Exercise – Without any images, write the data out exactly as it appears.

The data –
- - - -

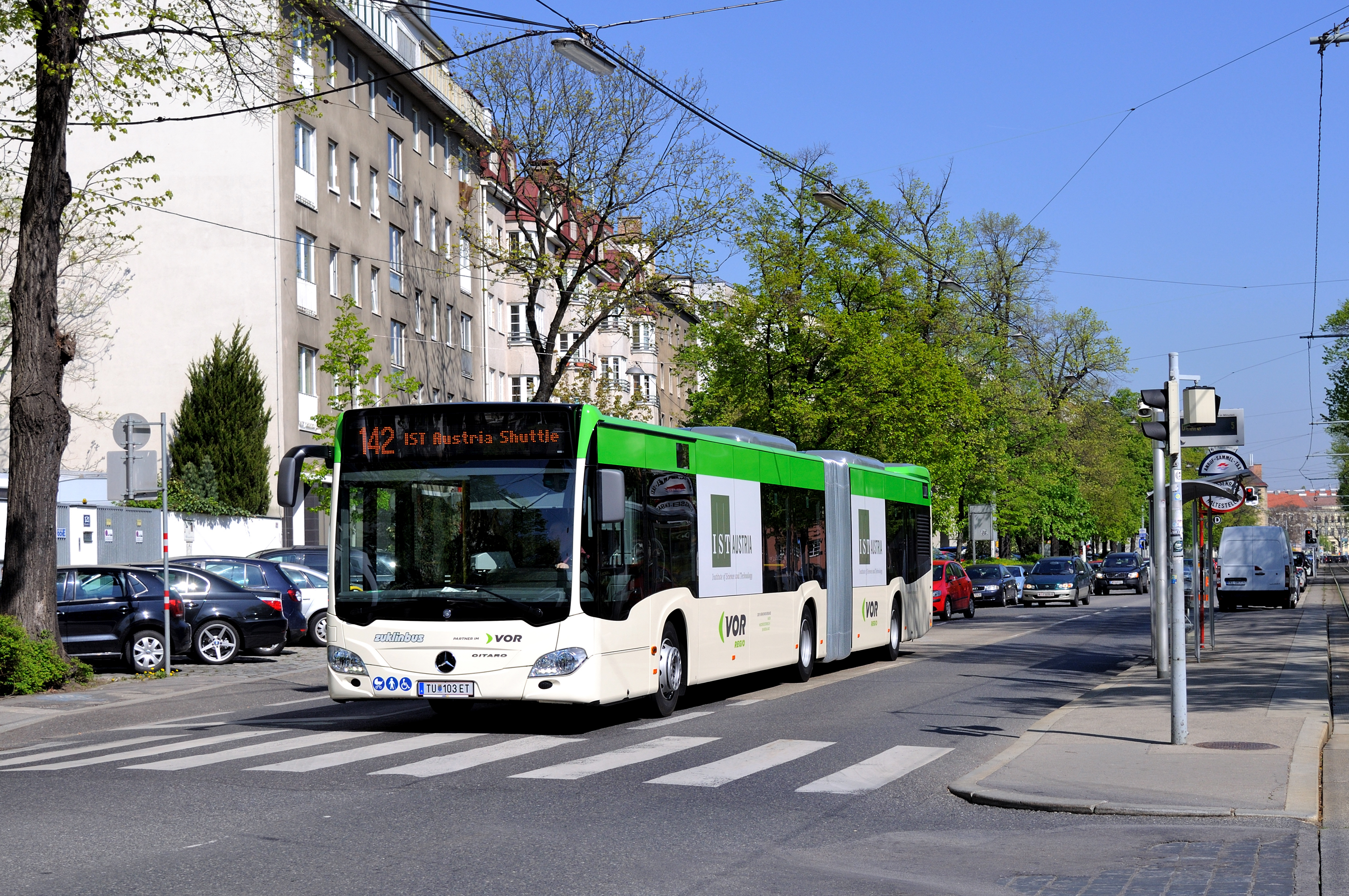 Ein Mercedes-Benz Citaro von Zuklinbus als Linie 142 "I.S.T. Austria Shuttlebus" in Heiligenstadt.
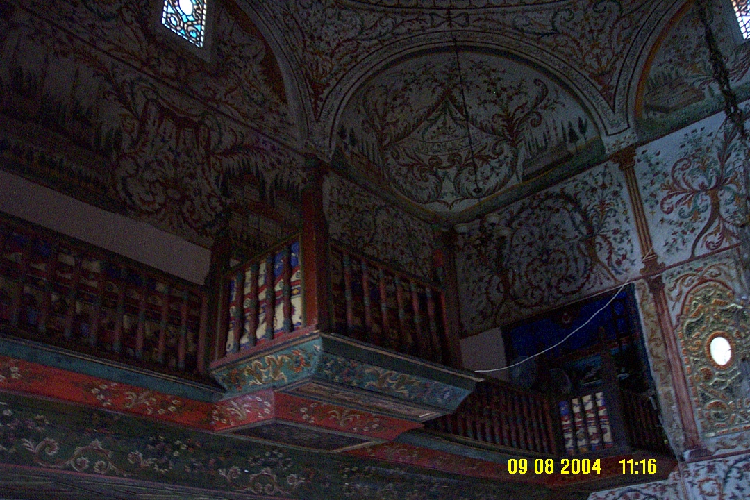 Edhem Beyova mešita v Tiraně.
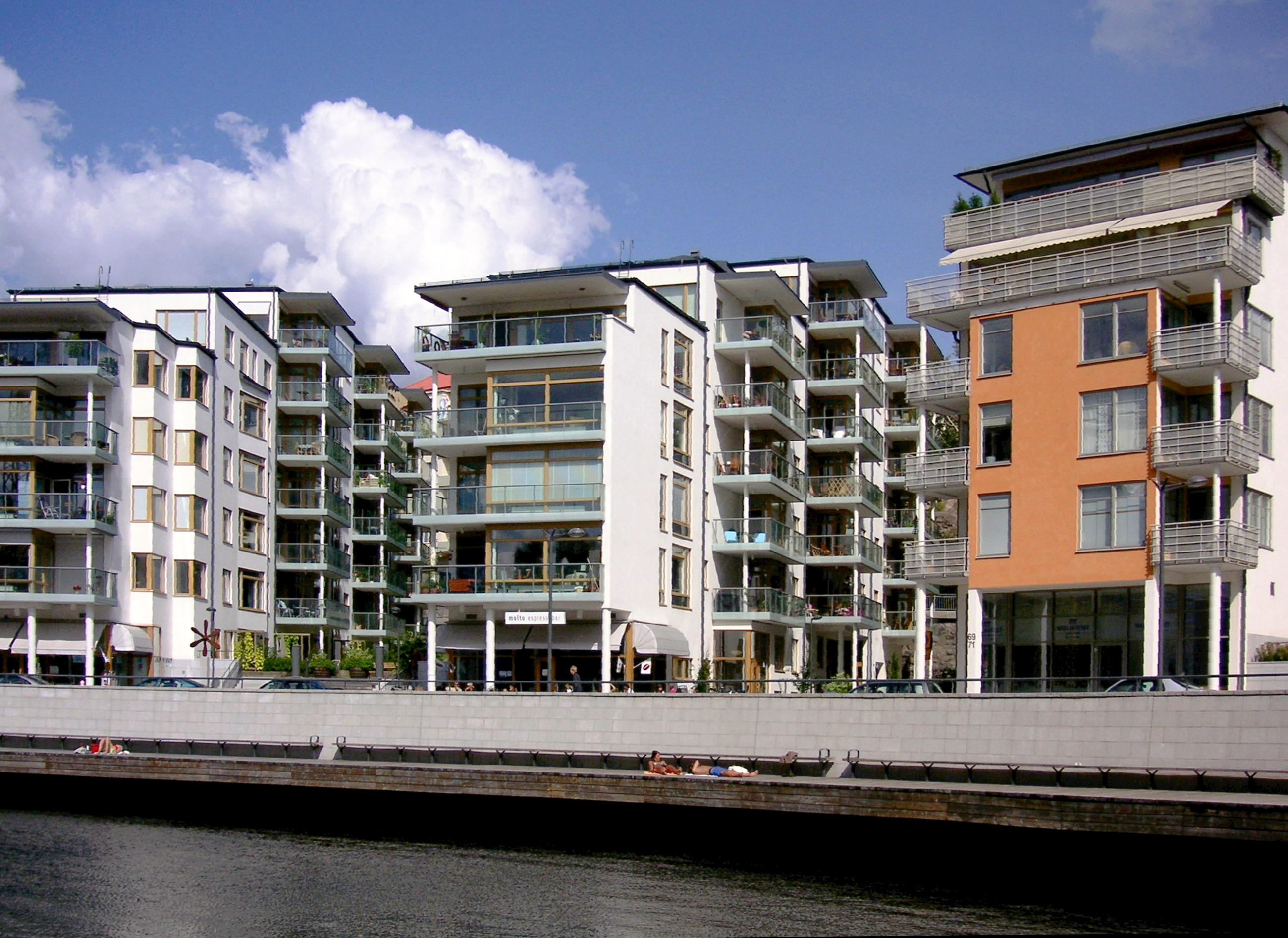 Nybyggen på Lilla Essingen

- - - -

Response to the task –
 Ein Mercedes-Benz Citaro von Zuklinbus als Linie 142 "I.S.T. Austria Shuttlebus" in Heiligenstadt.
 Edhem Beyova mešita v Tiraně.
 Nybyggen på Lilla Essingen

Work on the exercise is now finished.